Can Gucci reverse its second big slowdown in a decade? Kering has a great track record at jump-starting brands. It turned sleepy Balenciaga into a modern, successful label — at least until last year’s controversial ad featuring children holding teddy bear handbags clad in what looked like bondage gear blew up the good work. A revamp of Bottega Veneta has been another success.
But Kering isn’t good at generating the steady, reliable growth that luxury shareholders really value. Its brands can soar before falling back down to earth. A perception that its labels are too fashionable and vulnerable to shifting trends is the main reason why Kering’s stock trades at a big discount to peers LVMH and Hermès that churn out more classic designs.
In a potentially bad sign for Kering, luxury shoppers’ tastes are becoming more conservative as the outlook for the global economy weakens. According to Bank of America’s Brand Leading Indicator, which tracks search engine data, website visits and social media followers for major luxury labels, understated brands are now outperforming flamboyant labels online. Gucci is languishing toward the bottom of the bank’s tracker.
That said, Gucci’s hit 2015 turnaround was also launched in a slow market for luxury. But Kering can’t afford to take the same risks today with its most important asset. Gucci is now a €10.5 billion label and generated 51% of Kering’s overall sales and 67% of operating profit in 2022. This is up from 34% of sales and 63% of operating profit the year Bizzarri took over.
The good news is that Kering’s billionaire owner Francois-Henri Pinault stepped in early with a management shake-up. His right-hand man Jean-François Palus will become interim CEO to make sure the launch of Gucci’s new look goes off without a hitch. A search for a permanent boss will begin later this year.

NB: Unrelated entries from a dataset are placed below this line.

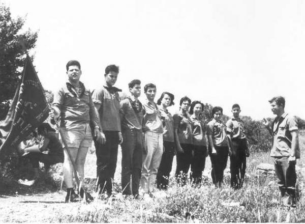 מפקד בעת פעולה בתנועה
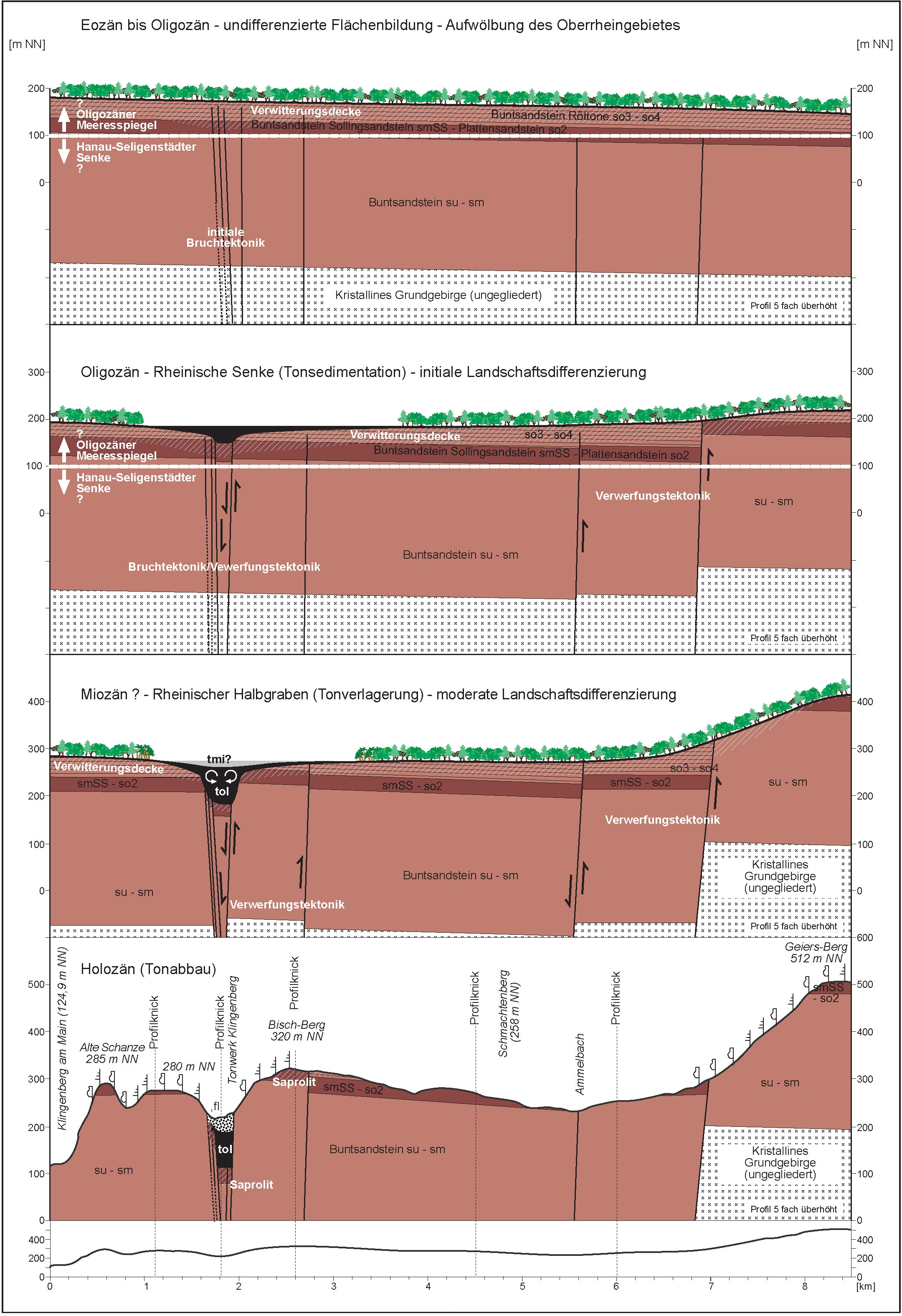 Reliefentwicklung im Großwallstadt-Obernburger Graben im Bereich der Klingenberger Tonlagerstätte vom Eozän bis ins Quartär. Signaturen: ,fl = Quartär (fluviatil), tmi = Miozän, tol = Oligozän.
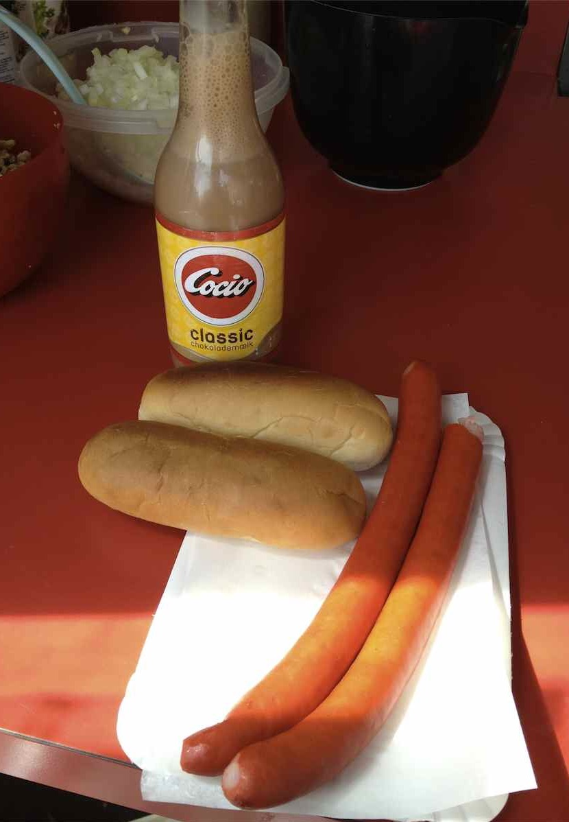 0,33 liter Cocio og to røde pølser i en pølsevogn.
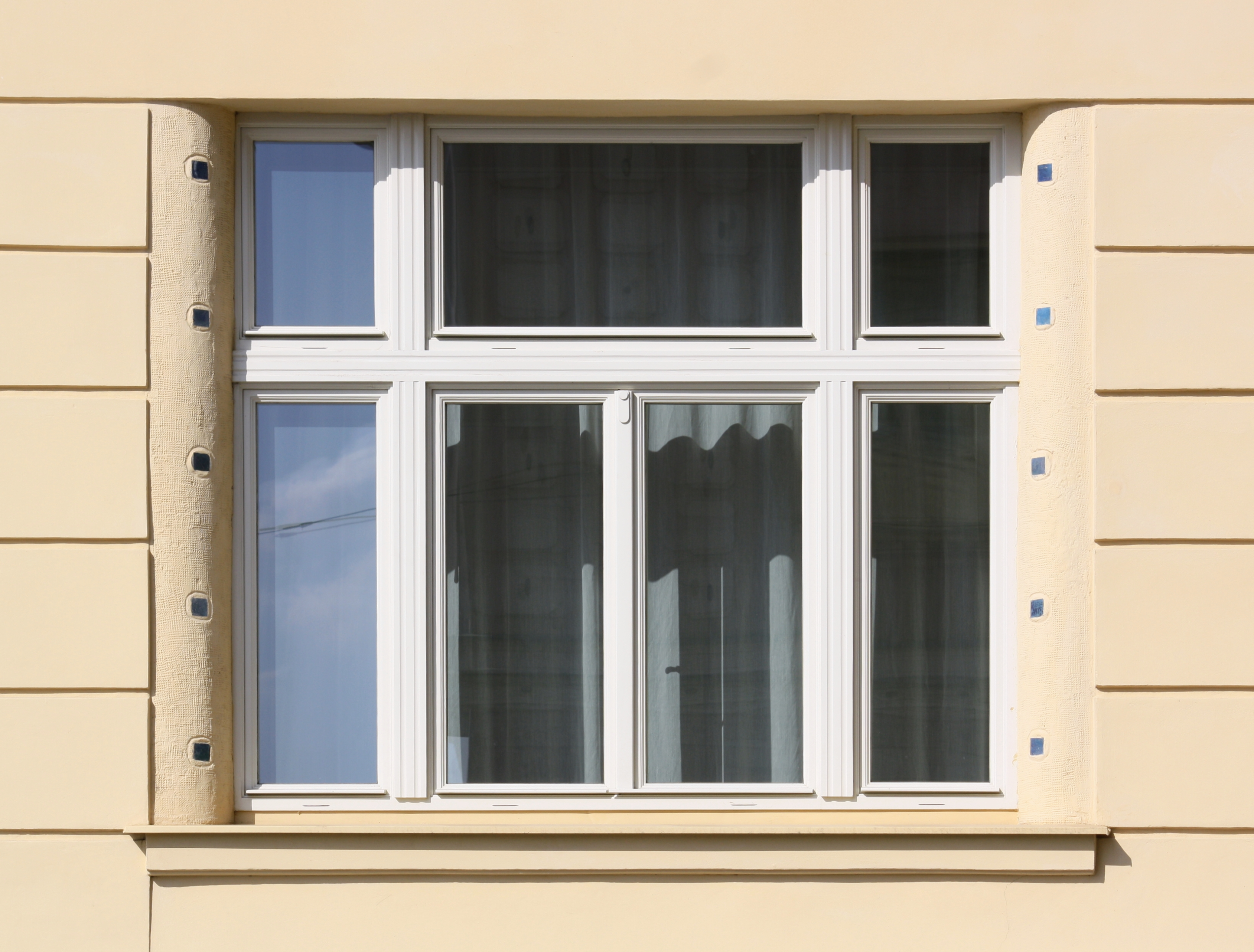 Praha, Nové Město - Trojická 386

Expectations for the turnaround are low. Kering’s shares trade at a 40% discount to the European luxury average as a multiple of expected earnings over the next 12 months and it is the second-cheapest stock in the industry after Swiss watchmaker Swatch. That seems overly pessimistic. For Kering to change perceptions, though, it needs to show that Gucci can deliver steady growth. Reviving sales won’t come cheap either—ad budgets are swelling across the luxury industry as brands work harder for customers’ attention.
Even if the models in Gucci’s soon-to-be unveiled ad campaign look nonchalant, the reality behind the scenes is very different. Kering has a lot riding on the brand’s turnaround and is working furiously to convince shoppers to buy.